To aid in your annual reflection, here is a list of everything you likely already forgot happened, or didn’t even realize occurred, in 2020. These events may fall under any of the following categories: news you simply decided to reject for the time being (not today, aliens), dumb shit you probably enjoyed for one day and then immediately erased from your mind to make room for fresh horrors, and actually important stuff you probably just missed while you were obsessively washing your hands (read: crying). In other words, it’s—aptly—a chaotic mess.
January 2: The U.S. killed Iranian General Qassem Soleimani via drone strike, bringing us to the brink of war. (Great start!)
January 2: Dr. Phil put his hideous mansion up for sale.
January 11: Goop released a $75 candle called “This Smells Like My Vagina.” (And premiered the Goop Lab show on Netflix about two weeks later.)
January 22: Planters killed off Mr. Peanut as part of a Super Bowl ad campaign.
January 27: Planters cancelled Mr. Peanut’s televised funeral out of respect for Kobe Bryant.
February 2: Donald Trump congratulated the “Great State of Kansas” for Kansas City Chiefs’ Super Bowl win.

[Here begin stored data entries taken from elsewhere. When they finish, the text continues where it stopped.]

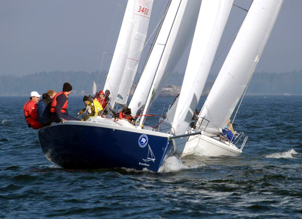 purjehduskilpailu, Suomen Urheiluveneliitton luokkamestaruus 2006, Helsinki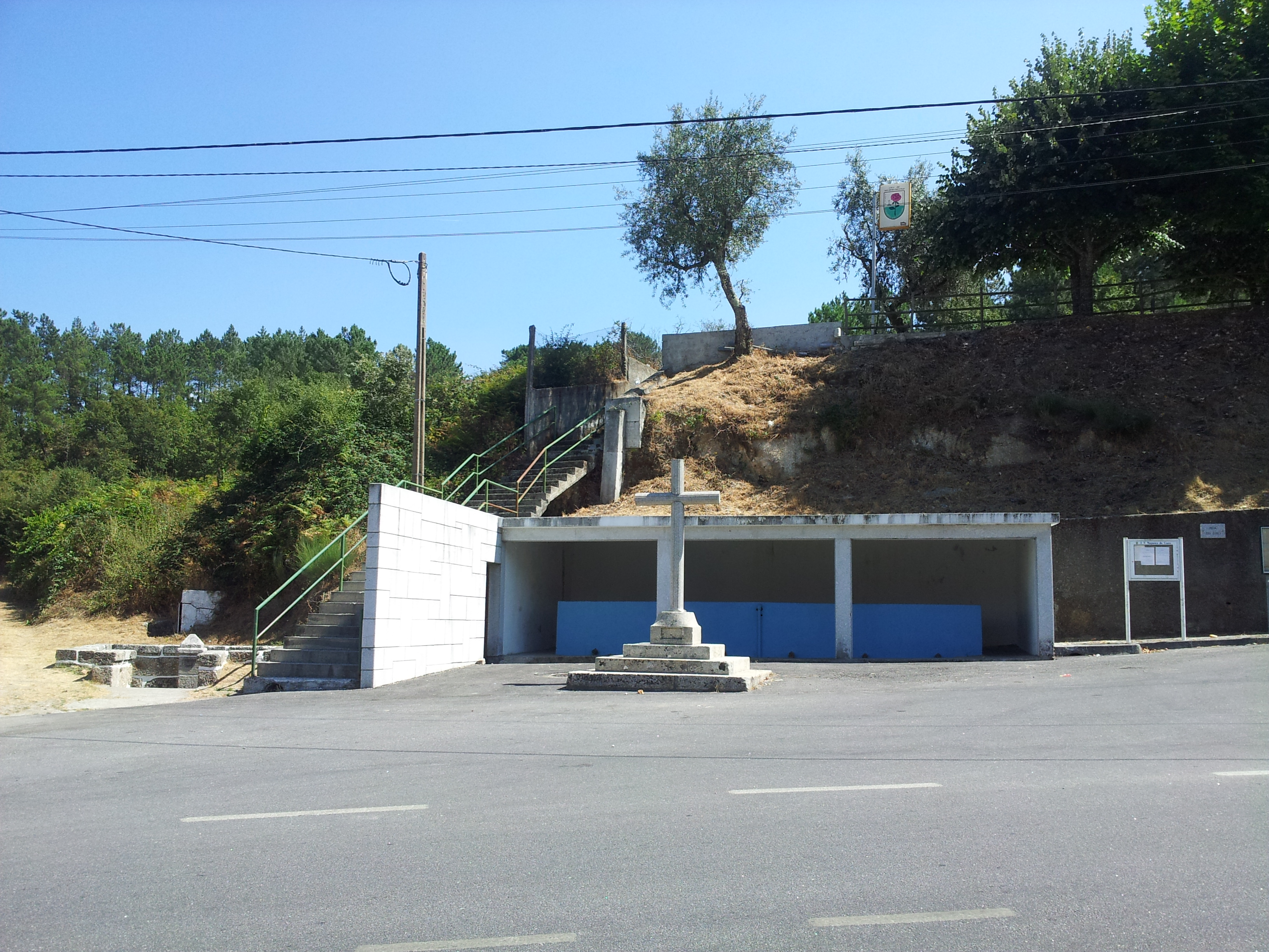 A fonte, o Cruzeiro e os Tanques (na Aldeia de Nogueira)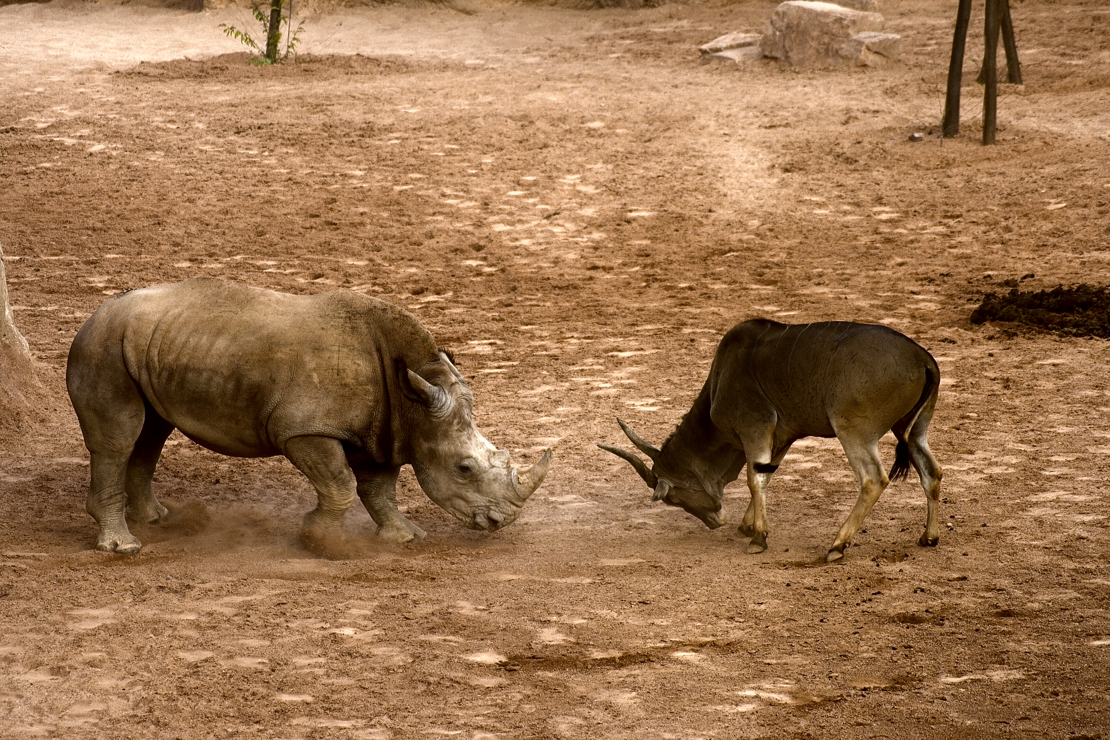 Choque de trenes II - Bioparc Valencia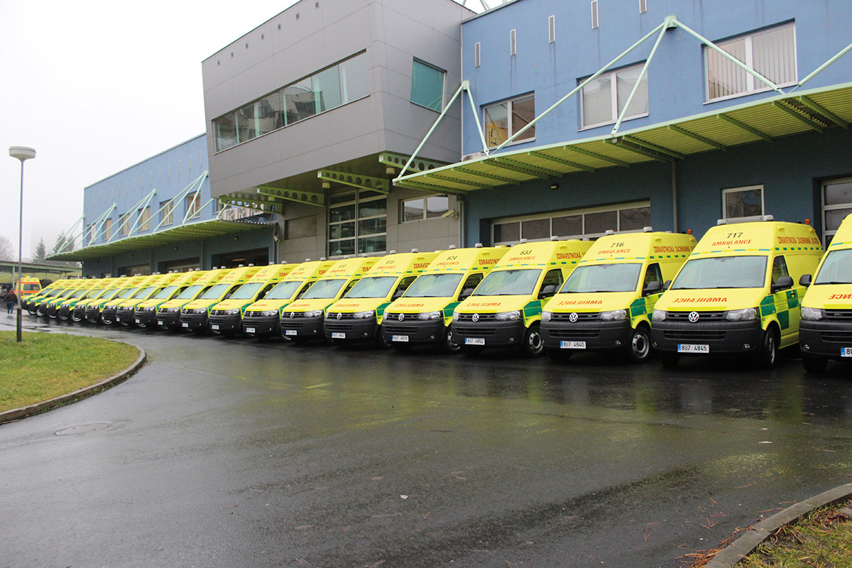 Zdravotnická záchranná služba Ústeckého kraje zzsuk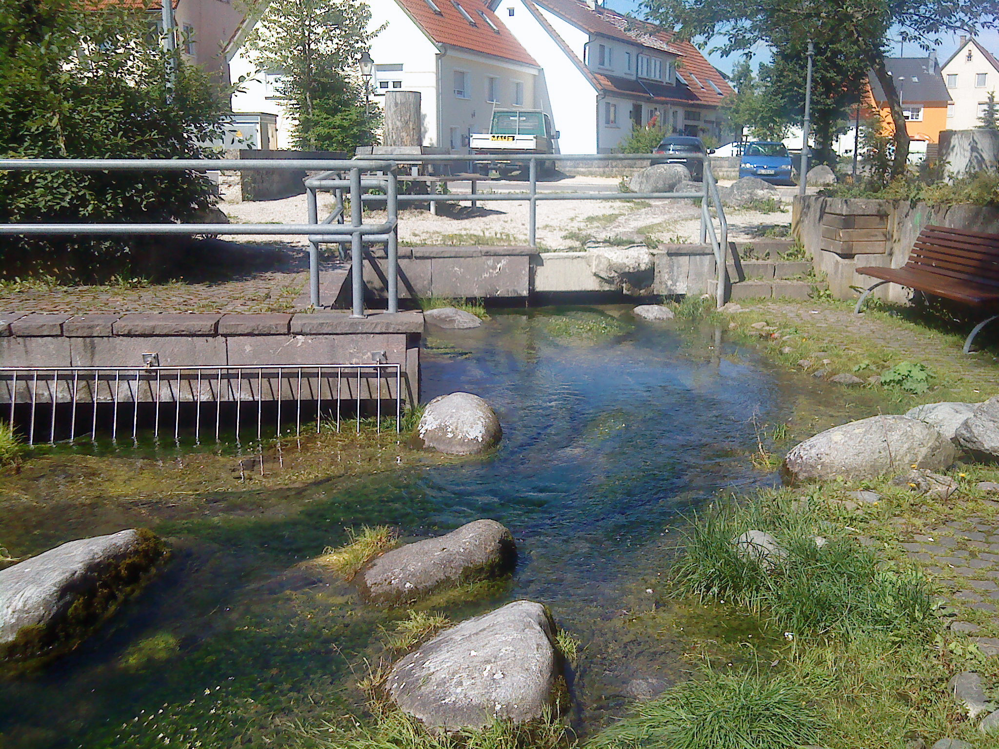 Die Fehlaquelle in Burladingen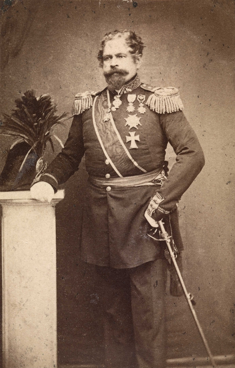 Hans Kirkegaard Fleischer ca. 1865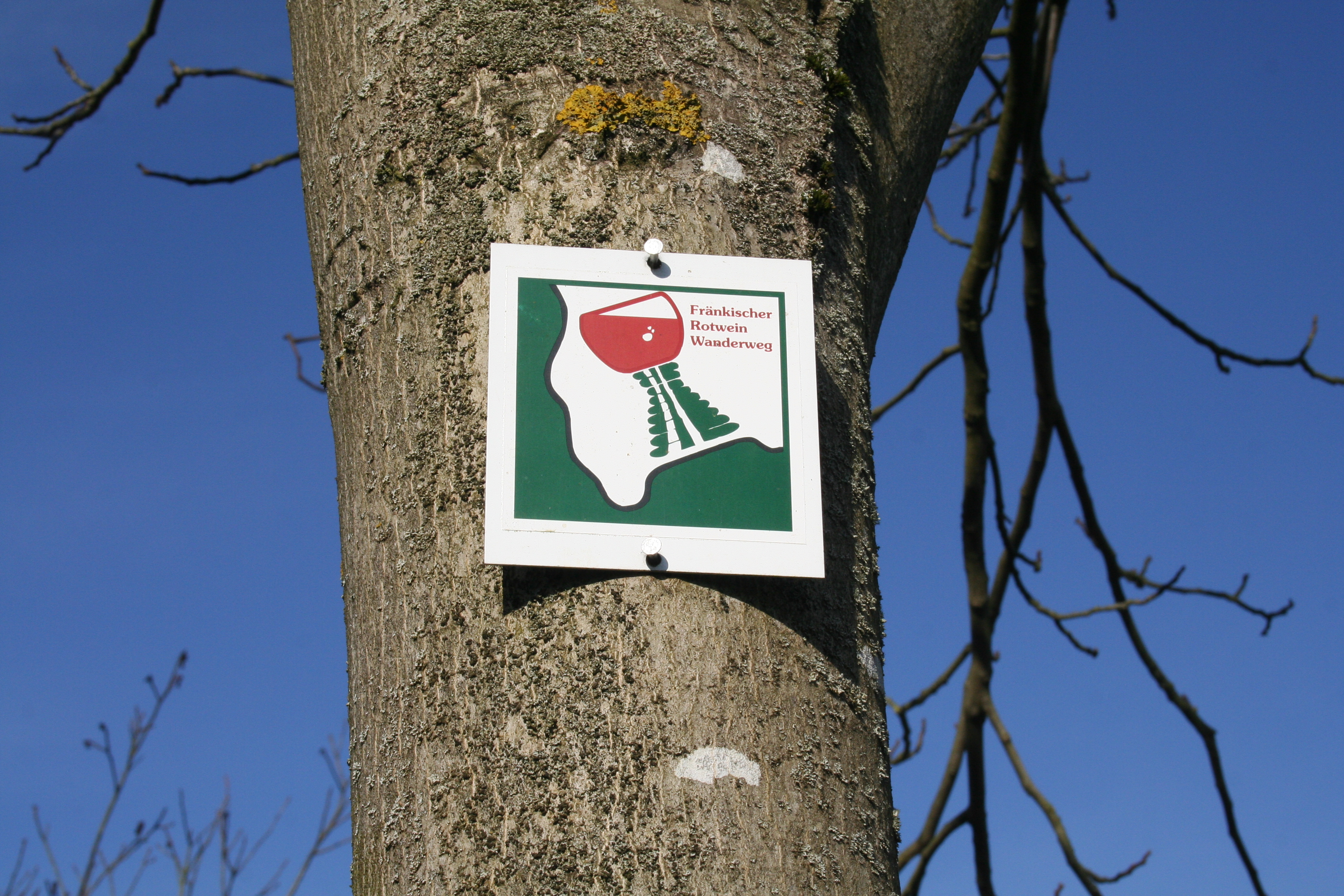 Schild des fränkischen Rotweinwanderweges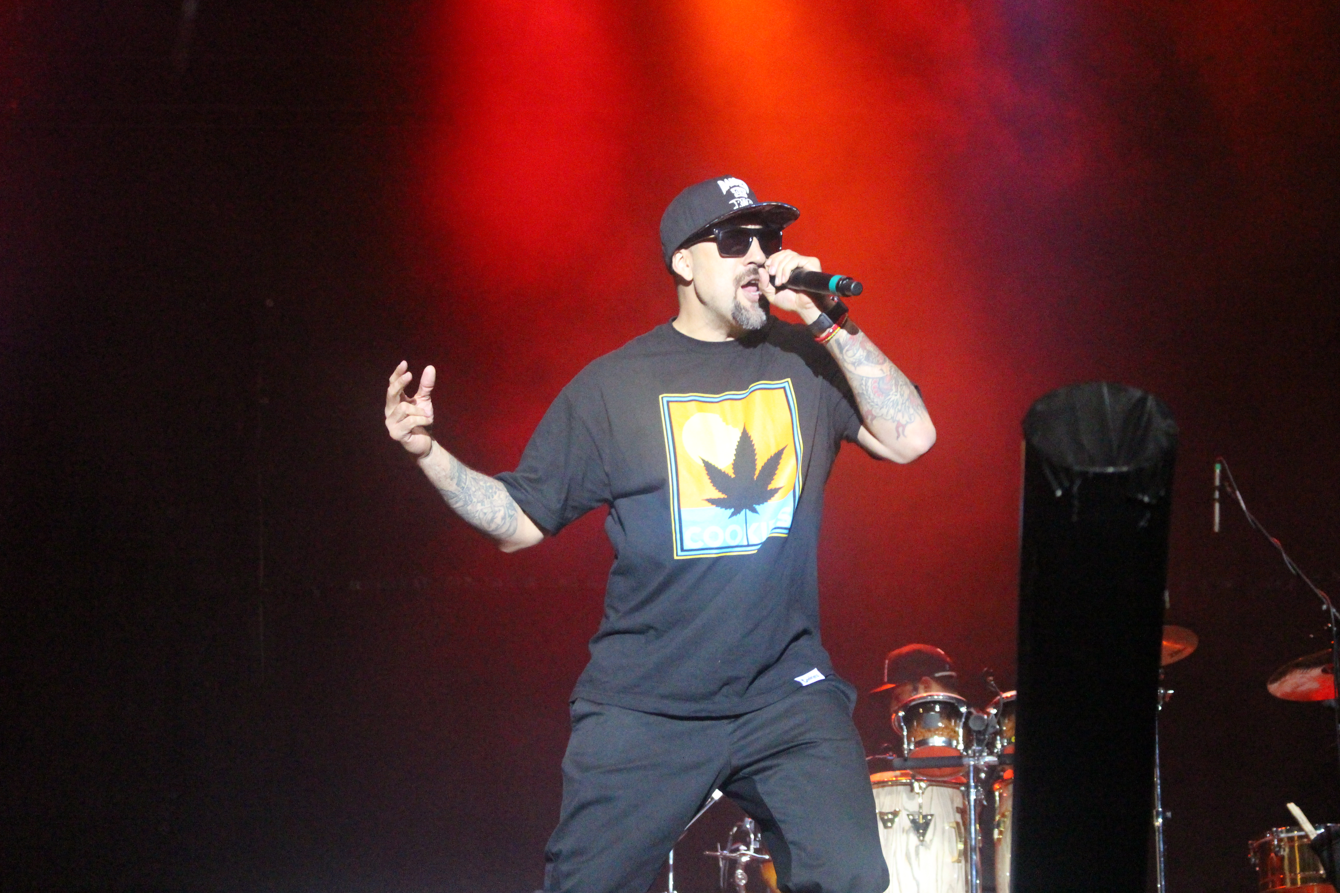 Festivalsommer This photo was created with the support of donations to Wikimedia Deutschland in the context of the CPB project "Festival Summer".

February 5: The Senate acquitted Donald Trump following his impeachment in December.
February 13: Love Is Blind premiered, accidentally foreshadowing our collective isolation to come.
February 17: FC Barcelona was accused of hiring influencers to troll its own players.
March 2: Chris Matthews abruptly resigned live on air.
March 4: We got coronavirus porn. That was fast.
March 4: Paris Hilton revealed, yet again, that her baby voice has been fake all along.
March 17: Vanessa Hudgens shared inspiring words about the pandemic with her Instagram followers: “Yeah, people are gonna die, which is terrible but… inevitable?”
March 18: Celebrities gave us the “Imagine” video, the very last thing we needed.
March 20: Michelle Obama, Oprah, Rihanna, and 100,000 other people all tuned into IG Live to watch D-Nice play music.
March 25: NYC “ran out” of dogs and cats to adopt.
March 26: We got approximately two seconds of new Rihanna music.
April 2: People in the UK began burning down 5G towers because of a conspiracy theory claiming that 5G causes COVID-19.
April 7: Stanford researchers created a smart toilet that identifies you based on your “anal print.”
April 8: Architectural Digest gave us a look inside Drake’s ridiculously fugly mansion.
April 20: Adventure Time’s Pendleton Ward and comedian Duncan Trussel graced us with the psychedelic trip that is The Midnight Gospel.
April 23: The coast of California began glowing with extra bright bioluminescent waves. Thanks, climate change!
April 26: New York City’s L train was finally repaired—three months ahead of schedule and $100 million under budget—but no one cared.
April 27: The U.S. Navy published three UFO videos.
May 1: Sometime around now we all discovered the shitty app that turns you into an anime character.
May 2: Murder hornets arrived and immediately became a meme.
May 4: Elon Musk and Grimes named their baby X Æ A-12.
May 5: We remembered that Tyra Banks enabled blackface on American’s Next Top Model.
May 9: Jill Scott and Erykah Badu battled each other on Verzuz.
May 13: Pauly D grew a beard.
May 13: A Bugs Life flesh light was created. :(
May 21: Lana Del Ray posed a “question for the culture.”
May 28: Anonymous came back (sort of) for like two seconds.
May 28: The world watched the Minneapolis Police Department burn.
May 30: We saw someone walking away with a whole cheesecake after the Cheesecake Factory was looted, but it was unclear where they may have gotten it.
May 30: Elon Musk’s SpaceX launched its first spaceflight carrying astronauts.
June 1: Twitter roasted David Guetta’s shout out to George Floyd’s family.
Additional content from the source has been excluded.